5. The rotor assembly of claim 4, wherein a second positioning protrusion (21) is disposed on the rotor core assembly (20), the second positioning protrusion (21) is disposed in cooperation with the axial key slot (112), the second positioning protrusion (21) is disposed in the axial key slot (112) to enable the rotor core assembly (20) to be disposed on the rotor shaft (10), and a groove wall of the axial key slot (112) abuts against the second positioning protrusion (21) to radially position the rotor core assembly (20).

6. The rotor assembly according to claim 2, wherein the first positioning portion (11) is a third positioning projection, and the second positioning portion (31) is a fourth positioning projection; when the second positioning part (31) is located at the transition position, the first rotor baffle (30) is sleeved on the rotor shaft (10), and the fourth positioning protrusion and the third positioning protrusion are staggered; and rotating the first rotor baffle (30) by a predetermined angle to move the first rotor baffle (30) from the transition position to the positioning position, so that the first rotor baffle (30) is axially positioned by abutting of the third positioning protrusion and the fourth positioning protrusion.

7. The rotor assembly of claim 6, wherein an avoiding groove (22) for avoiding the third positioning protrusion is formed in the rotor core assembly (20), and the avoiding groove (22) is in sliding fit with the third positioning protrusion to enable the rotor core assembly (20) to be sleeved on the rotor shaft (10).

8. The rotor assembly according to claim 7, wherein an axial positioning slot (13) is provided on the rotor shaft (10), a fifth positioning protrusion (23) cooperating with the axial positioning slot (13) is provided on the rotor core assembly (20), the fifth positioning protrusion (23) is provided in the axial positioning slot (13), and the fifth positioning protrusion (23) abuts against a slot wall of the axial positioning slot (13) to position the rotor core assembly (20).

9. The rotor assembly of any one of claims 1 to 8, further comprising:

Retaining member (40), retaining member (40) pass first rotor baffle (30) with rotor core subassembly (20) are connected, in order to pass through retaining member (40) will first rotor baffle (30) are fixed on rotor core subassembly (20).

10. The rotor assembly of claim 9, wherein the first rotor baffle (30) is provided with a positioning through hole (32), the rotor core assembly (20) is provided with a threaded hole, and the retaining member (40) is provided with an external threaded section, so that the retaining member (40) passes through the positioning through hole (32) to be matched with the threaded hole.

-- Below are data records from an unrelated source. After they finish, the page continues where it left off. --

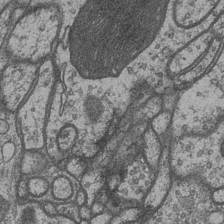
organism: Drosophila
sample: Optic medulla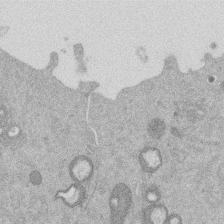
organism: Mouse
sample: Dividing mouse embryo 1 cell stage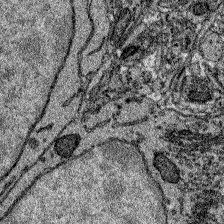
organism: Zebrafish
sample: Larval olfactory bulb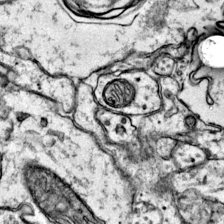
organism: Mouse
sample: Primary visual cortex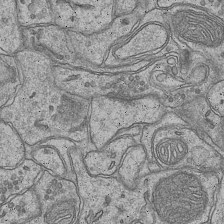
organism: Mouse
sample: CA1 Hippocampus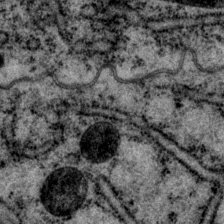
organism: P. pacificus
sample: Pharynx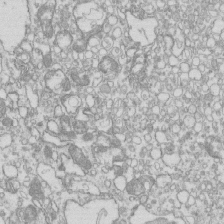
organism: Mouse
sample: Macrophages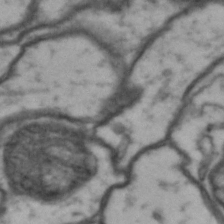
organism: Drosophila
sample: Brain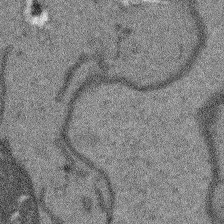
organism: Arabidopsis thaliana
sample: Root tip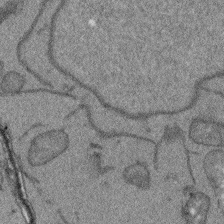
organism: Arabidopsis thaliana
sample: Root tip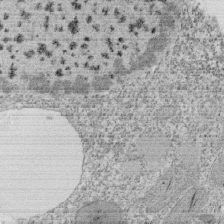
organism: Tetrahymena
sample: Cilia in tetrahymena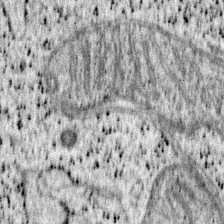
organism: Human
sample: HeLa cells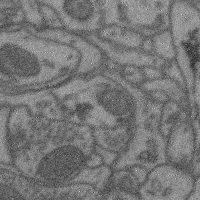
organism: Mouse
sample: Cerebral cortex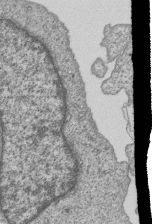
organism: Human
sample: MDA-MB-231 cells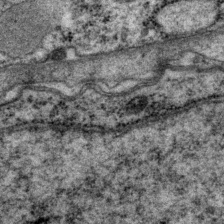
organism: P. pacificus
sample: Pharynx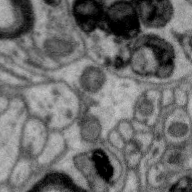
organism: Zebra finch
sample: Brain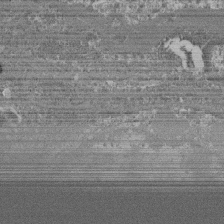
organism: Mouse
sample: Glomerulus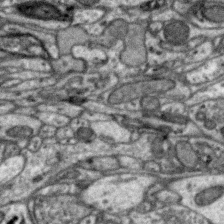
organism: Zebra finch
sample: Brain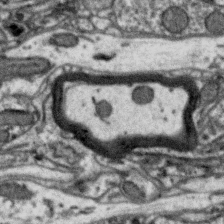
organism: Zebra finch
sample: Brain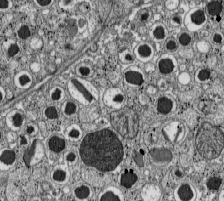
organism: C57BL Mouse
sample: Pancreatic islet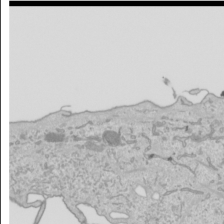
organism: Human
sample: Mitochondria in HCT116 cells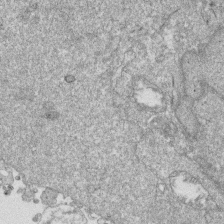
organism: Human
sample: HeLa cell HIV synapse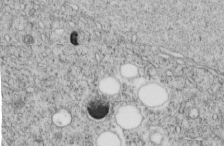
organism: C. elegans
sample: C. elegans embryo early stage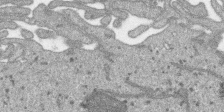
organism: Human
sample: Lung epithelial cells infected with SARS-CoV-2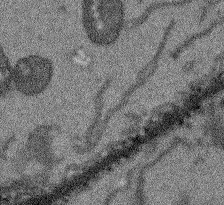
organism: Arabidopsis thaliana
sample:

11. The rotor assembly of claim 10, wherein the positioning through holes (32) are plural, a plurality of the positioning through holes (32) are arranged on the first rotor baffle (30) at intervals, the threaded holes are plural, a plurality of the threaded holes are arranged in one-to-one correspondence with the positioning through holes (32), and each threaded hole is arranged at a corresponding position of each positioning through hole (32).

12. the rotor assembly of any one of claims 1 to 8, further comprising:

Second rotor baffle (50), the cover is established on rotor shaft (10), second rotor baffle (50) set up location boss (12) with between rotor core subassembly (20), in order to pass through second rotor baffle (50) are right the first end of rotor core subassembly (20) carries out the butt location.

13. an electric machine comprising a rotor assembly according to any one of claims 1 to 12.

14. A vehicle characterized in that it comprises an electric machine as claimed in claim 13.